Young Polish writer Kartarzyna Fetlińska is cultivating a style that takes on an open and experimental approach in order to create a new way of communication and writing. Her style oscillates between writing and performance. “Be it on the Internet or in everyday life, a reader-open approach does not always work. Nevertheless, I believe it is absolutely worth the effort, since social editing is a way to establish connections between real people, and not between people and text only. Besides, it demands a great deal of trust, empathy and mutual understanding, all of which we need in the contemporary reality.”

How does this world work, this contemporary reality? Dr. Alev Adil, British poetress who is engaged in a literary project in Cypress, LAC, states: “Sometimes I work alone, sometimes I work with others but I always think of my work as a collaboration. It is an enunciation to, and a complicity with, an imagined other. Having a partner in crime can make that adventure even more precious and delicious. (…)

And in a brutalised minimum wage world so many readers are looking for reassurance rather than liberation. Self-help books outsell poetry or literary fiction by far, and most of what passes for literary fiction is pedestrian middle brow bullshit.” says Alev.

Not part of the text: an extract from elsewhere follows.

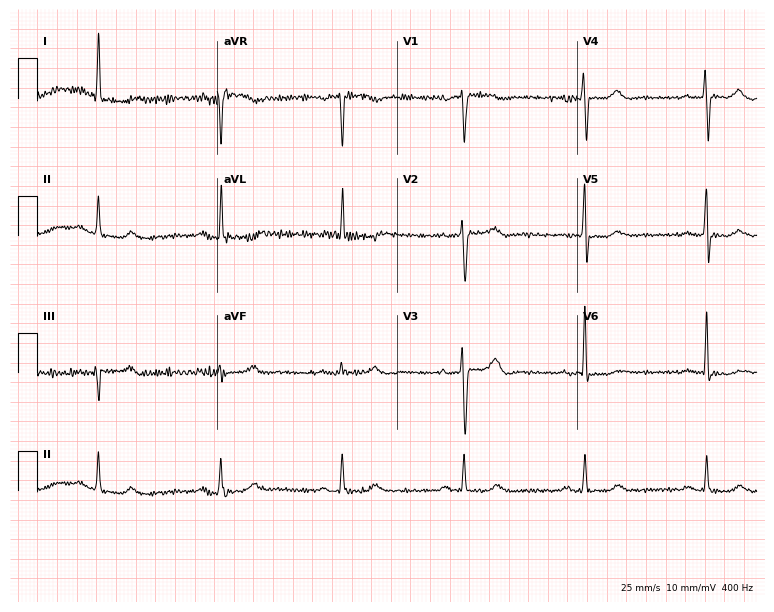
12-lead ECG from a female, 83 years old. No first-degree AV block, right bundle branch block, left bundle branch block, sinus bradycardia, atrial fibrillation or sinus tachycardia recorded for this tracing. Only these six findings were labelled.
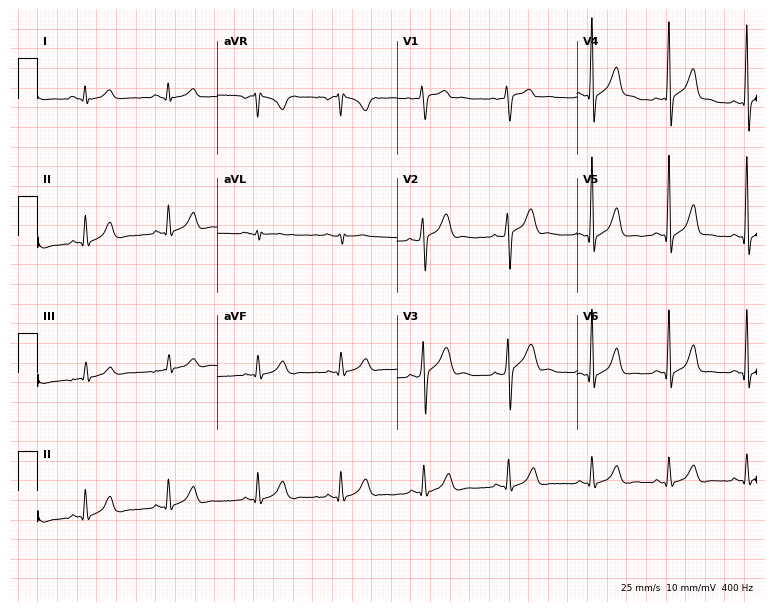
Resting 12-lead electrocardiogram. Patient: a 22-year-old male. None of these six findings is recorded: first-degree AV block, right bundle branch block (RBBB), left bundle branch block (LBBB), sinus bradycardia, atrial fibrillation (AF), sinus tachycardia. Other findings, if any, are not listed.

The great increase of authors throughout the internet; the internet and computational technology itself working basically on language; the stress on communication and networks; publishing becoming less expensive and costly – these are just a few reasons one could consider to undermine Alev’s position. People maybe feel the need to be a writer. What is then special about literature?

Alev though has a similar answer as Katarzyna. “But I grew to learn that literature was a way of connecting to different people, that shared passions are a way creating intimacy.”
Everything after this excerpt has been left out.